All entries should be copied exactly; the pictures stay out.

START EXTRACTED DATA

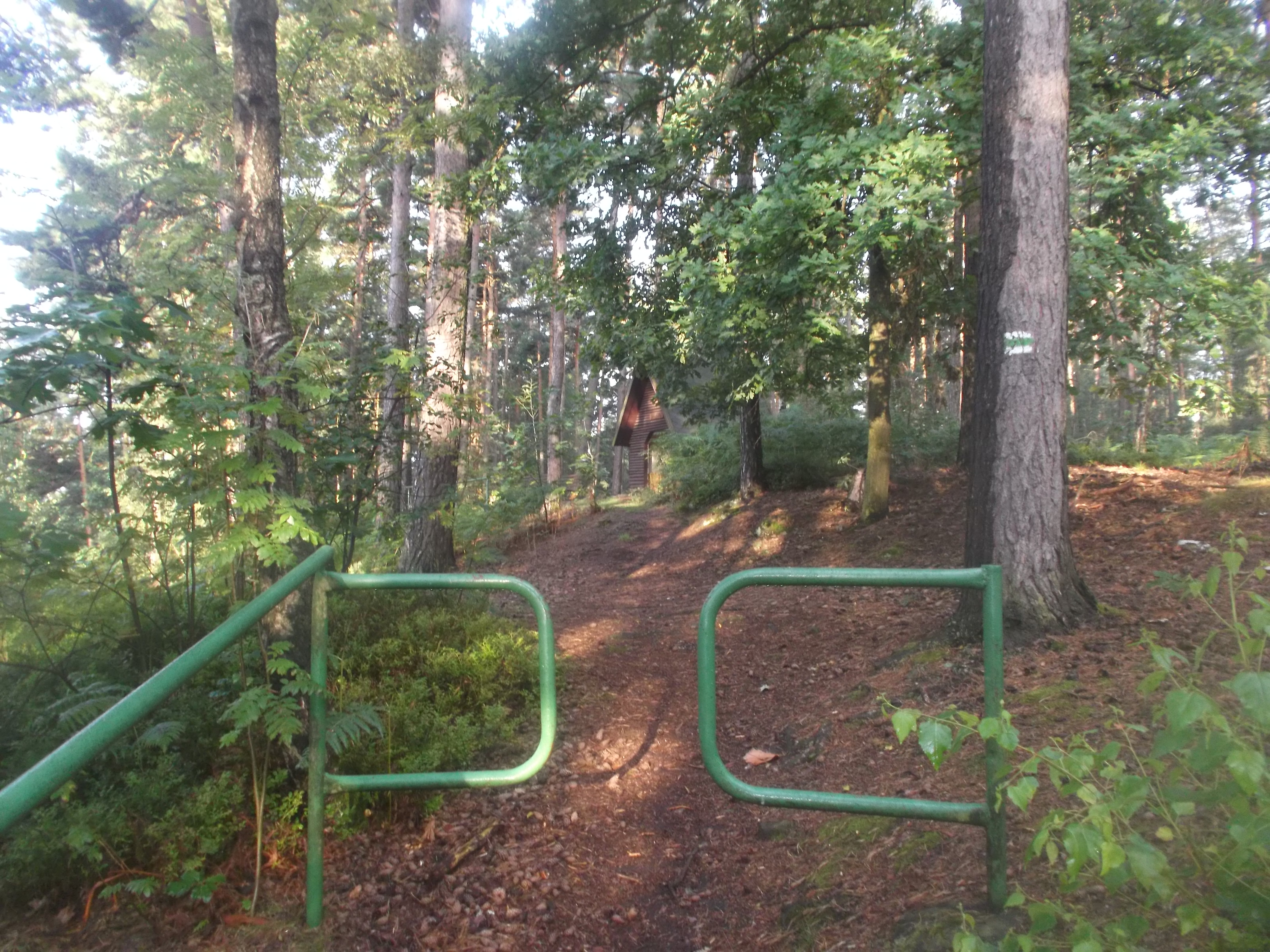 Aufgang zur Erashöhe.
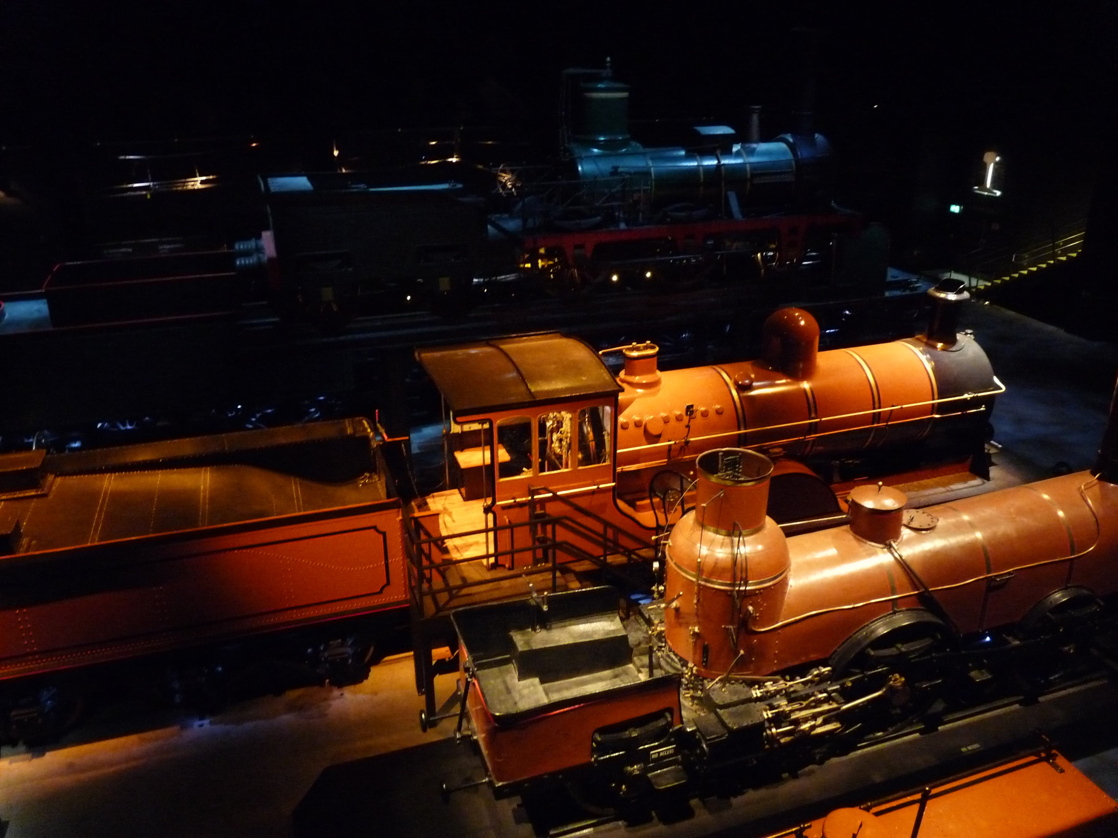 Oude Belgische stoomlocomotieven in Train World
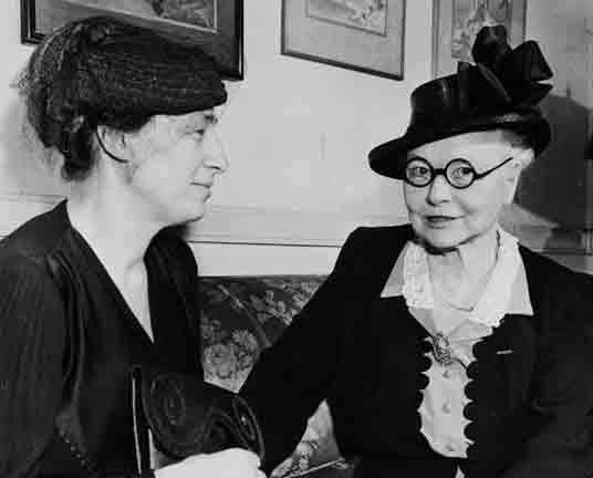 Als presidente van de Medical Women's International Association in gesprek met haar voorgangster, Dr. Esther Lovjo (r.). Foto door onbekende fotograaf, 1948 (coll. Atria)
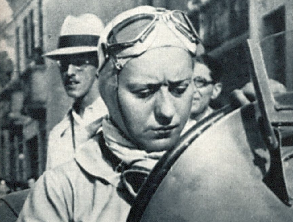 Hellé Nice antes da largada da prova do 1º Grande Prêmio Cidade de São Paulo, em 12 de julho de 1936, que após o acidente na linha de chegada com a corredora francesa passou à história como a "corrida da morte" (6 espectadores morreram, e mais de trinta ficaram feridos)
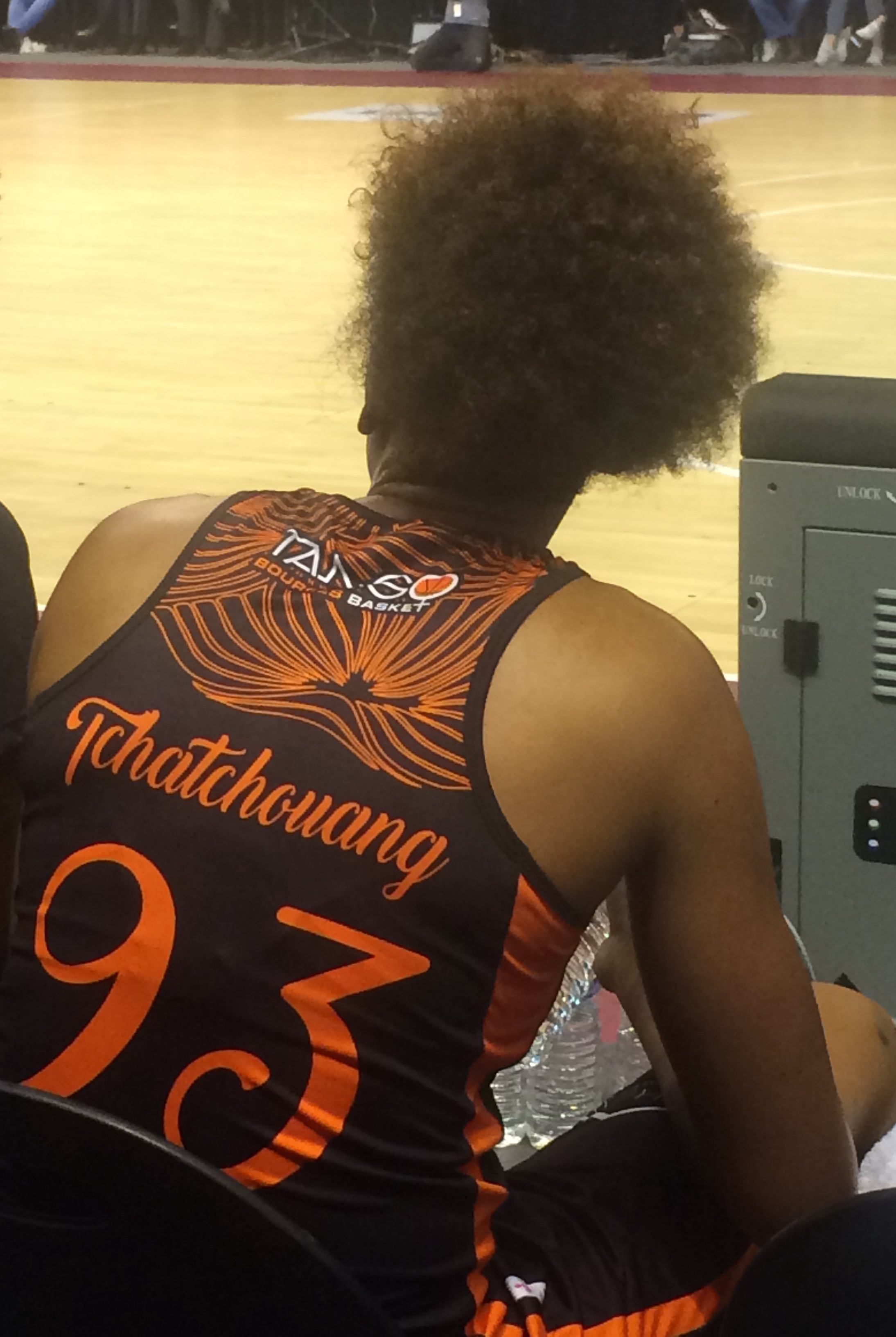 La joueuse française de basket-ball Diandra Tchatchouang sur le banc de Bourges lors de l'Open LFB 2016.

END EXTRACTED DATA

WORKED SOLUTION:
 Aufgang zur Erashöhe.
 Oude Belgische stoomlocomotieven in Train World
 Als presidente van de Medical Women's International Association in gesprek met haar voorgangster, Dr. Esther Lovjo (r.). Foto door onbekende fotograaf, 1948 (coll. Atria)
 Hellé Nice antes da largada da prova do 1º Grande Prêmio Cidade de São Paulo, em 12 de julho de 1936, que após o acidente na linha de chegada com a corredora francesa passou à história como a "corrida da morte" (6 espectadores morreram, e mais de trinta ficaram feridos)
 La joueuse française de basket-ball Diandra Tchatchouang sur le banc de Bourges lors de l'Open LFB 2016.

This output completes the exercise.